#### [What is needed]
Copy the data that follows exactly. Include no pictures.
*** Opening Supplied data ***
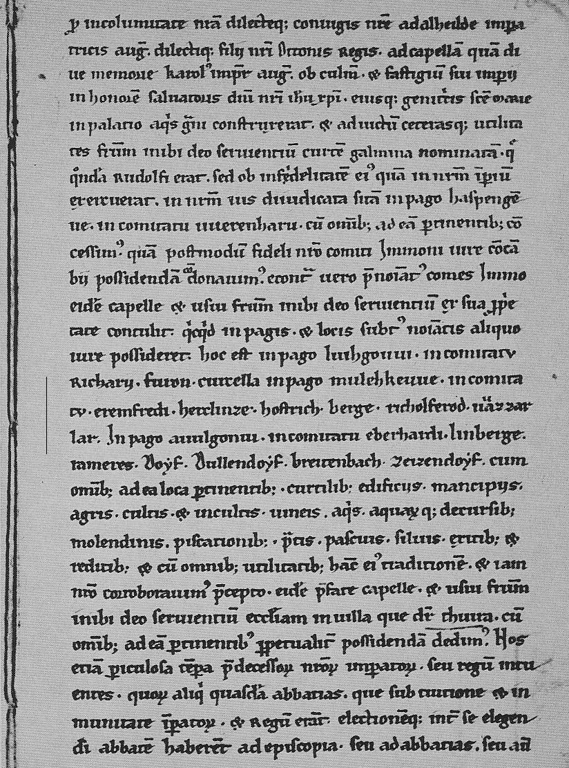 Copial der Tauschurkunde aus dem Jahre 966
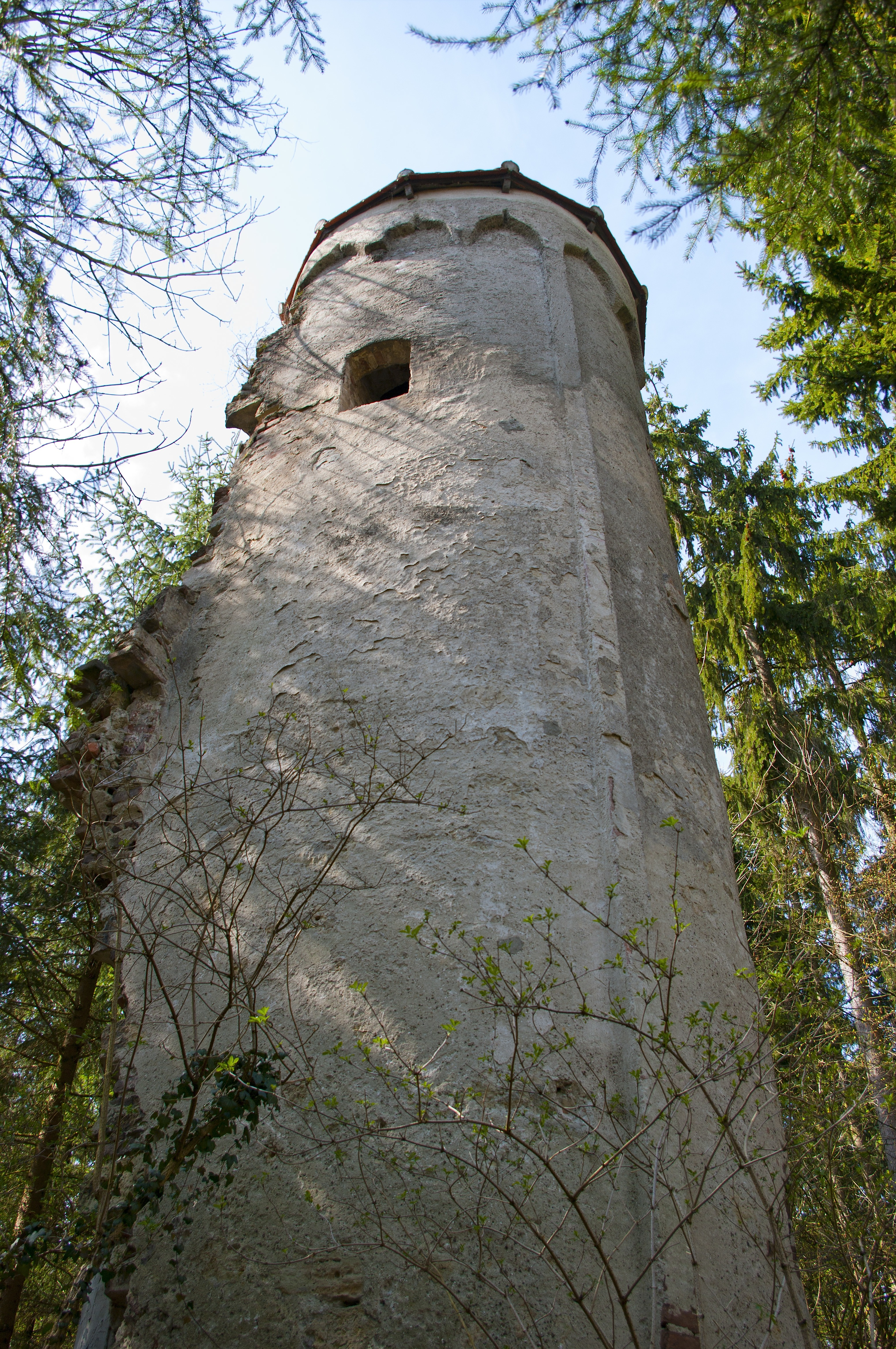 Erbaut zu Beginn des 14. Jahrhunderts, niedergebrannt 1756. Nur dieser Turm, der sogenannte „Römerturm“, ist noch erhalten.
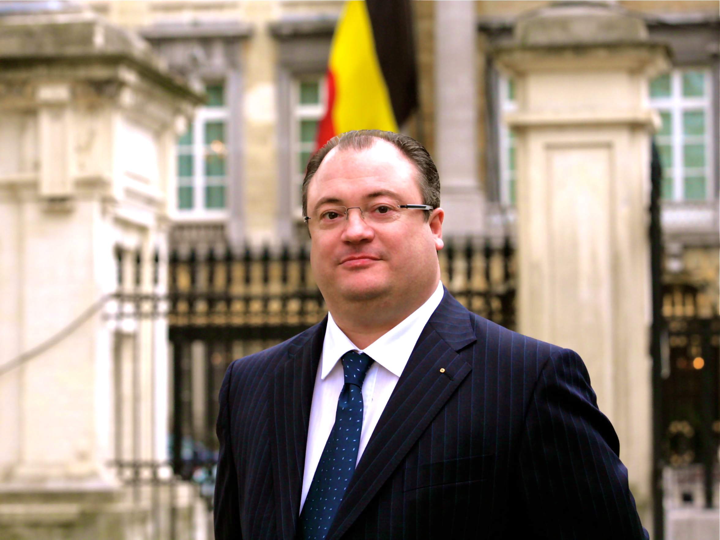 Olivier Destrebecq en 2012 devant le Parlement Fédéral
*** Closing Supplied data ***
#### [Task response]
 Copial der Tauschurkunde aus dem Jahre 966
 Erbaut zu Beginn des 14. Jahrhunderts, niedergebrannt 1756. Nur dieser Turm, der sogenannte „Römerturm“, ist noch erhalten.
 Olivier Destrebecq en 2012 devant le Parlement Fédéral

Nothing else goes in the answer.